OWASP GenAI Security Project Gets Update, New Tools Matrix

The OWASP Foundation has put out new security rules for businesses that use AI technologies. The first guide lists 21 possible risks that come with GenAI systems, while the second guide focuses on agentic AI. OWASP released its first list of GenAI Data Security threats, which includes 21 potential problems with data that could arise from using AI.

Scott Clinton, co-lead of the GenAI Security Project, says that the group's latest release comes just four months after its last solutions guide. The list of providers covered has grown to over 170. The two reports focus on mapping the security landscape for LLMs, GenAI, and agenticAI systems within a DevOps and SecOps software development and deployment cycle.

They talk about both commercial and open-source tools that deal with different security issues in AI-based ecosystems, such as goal drift, prompt injection, inter-agent collusion, and unsafe tool execution. OWASP's DSGAI-01 is for leaking sensitive data through prompts.

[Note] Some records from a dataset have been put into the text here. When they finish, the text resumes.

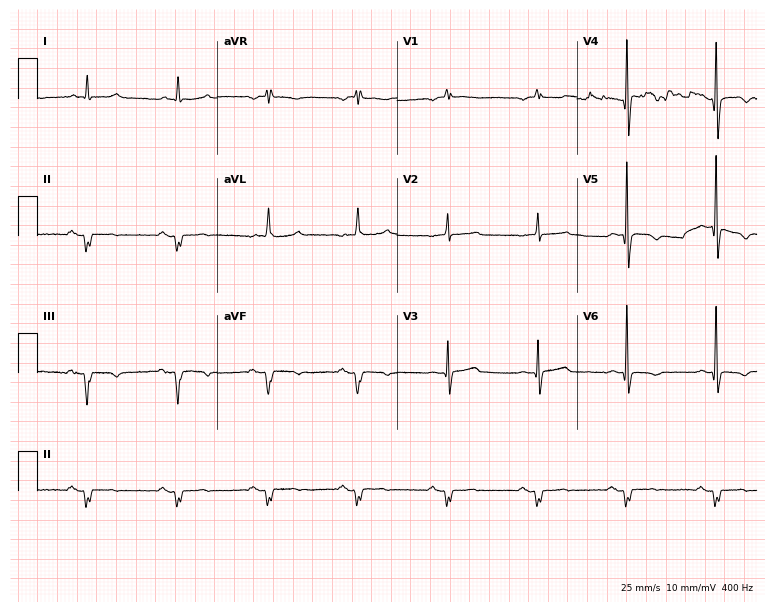
Electrocardiogram (7.3-second recording at 400 Hz), a male patient, 75 years old. Of the six screened findings (first-degree AV block, right bundle branch block (RBBB), left bundle branch block (LBBB), sinus bradycardia, atrial fibrillation (AF), sinus tachycardia), none is recorded.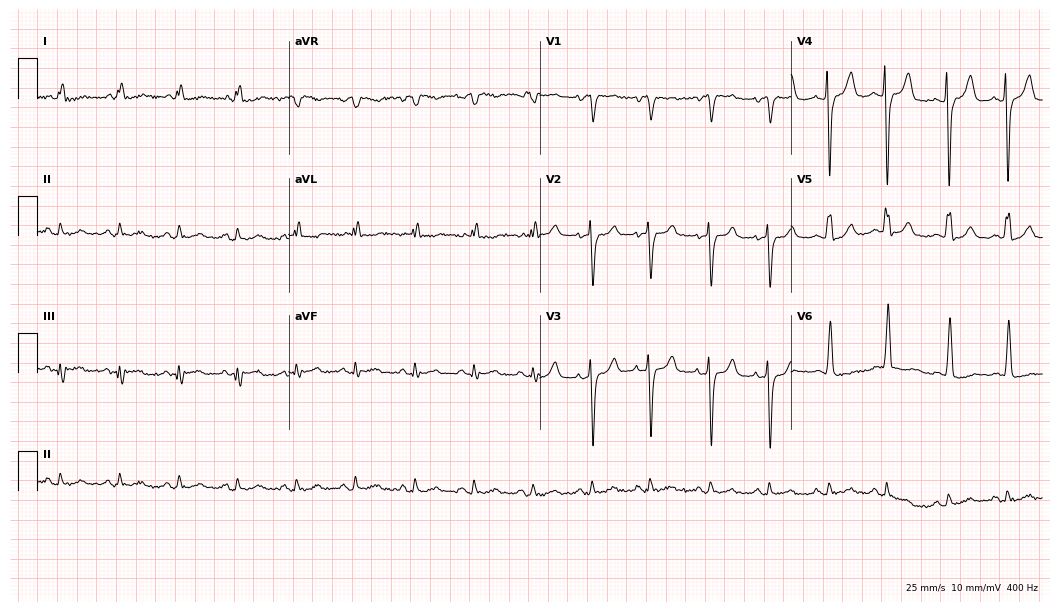
Resting 12-lead electrocardiogram. Patient: a female, 63 years old. None of these six findings is recorded: first-degree AV block, right bundle branch block, left bundle branch block, sinus bradycardia, atrial fibrillation, sinus tachycardia.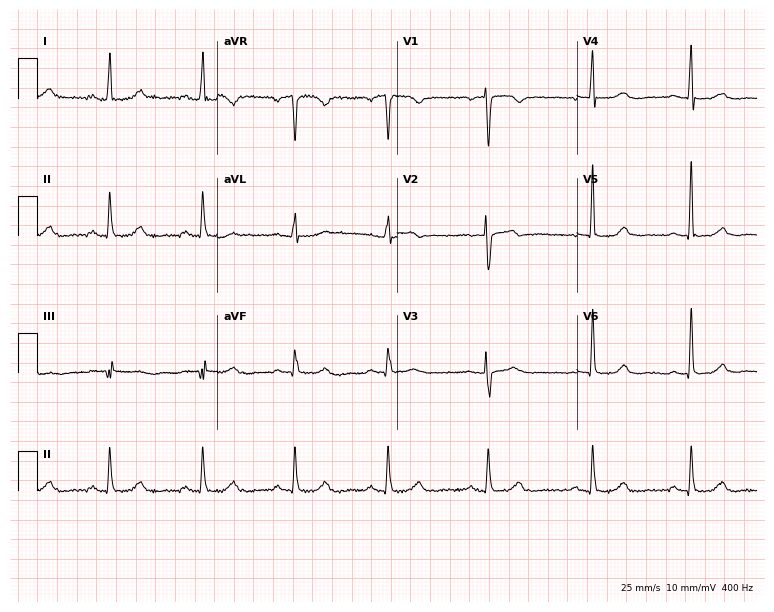
12-lead ECG from a 58-year-old female (7.3-second recording at 400 Hz). Recorded interpretation: within normal limits.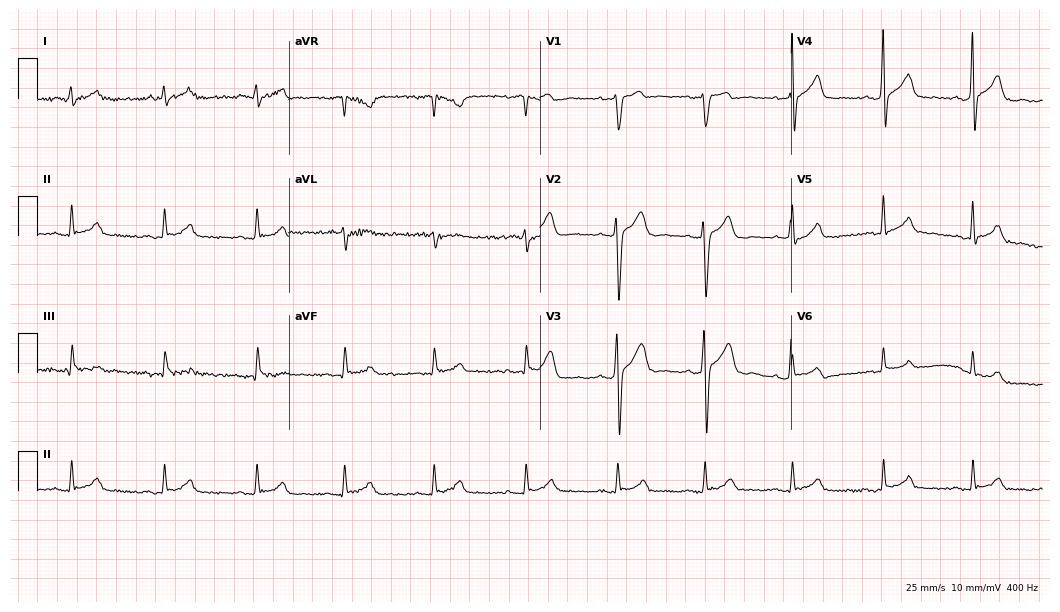
12-lead ECG from a man, 48 years old. Labelled as a normal ECG.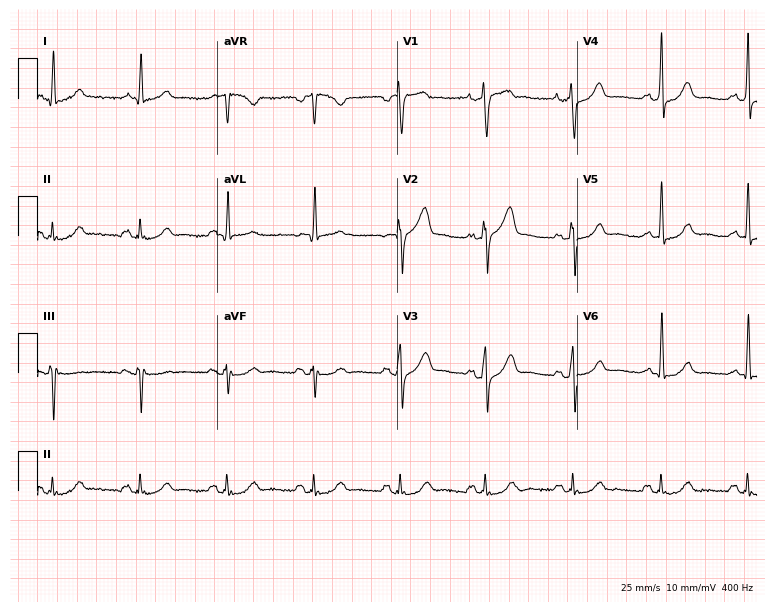
Resting 12-lead electrocardiogram. Patient: a 74-year-old male. Read as a normal ECG.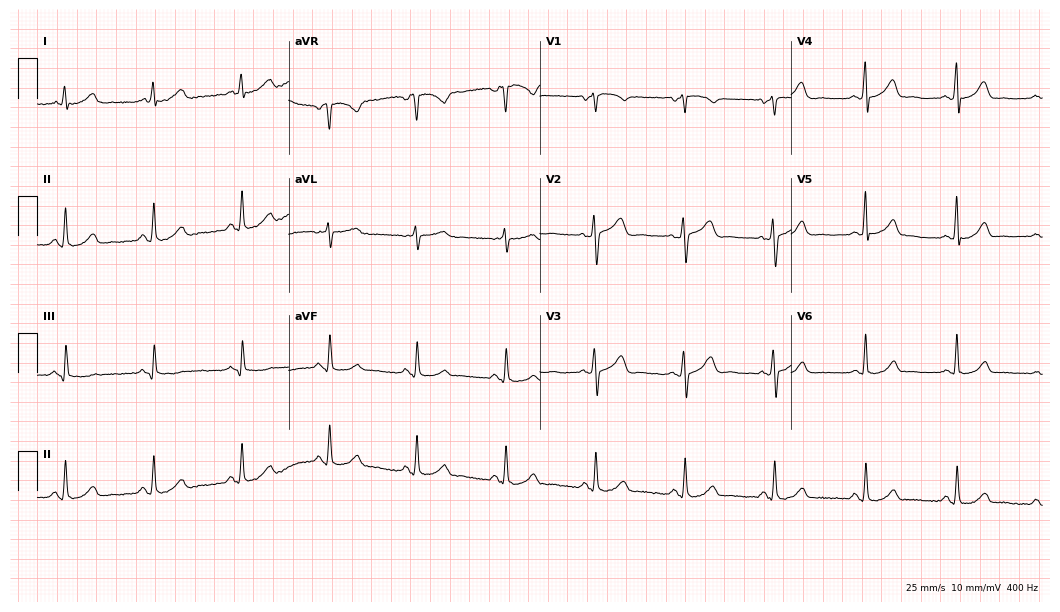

DSGAi-04 is for poisoning data by changing training data, and DSgaI-06 is for compromising data through third-party tools.

Straiker's Modalavalasa says that companies need to look at how they use AI to find big security holes. "If you rely a lot on AI for reasoning and automation, trying to completely depend on its models might not be enough if your defenses aren't strong enough yet," he says. He adds, "AI can easily 'go crazy' because it is very goal-driven and could lose sight of the bigger picture."

Straiker, who is working with OWASP on a new project to connect new solutions with a changing definition of the software development life cycle, says, "I think that how you adopt security measures depends on your business needs."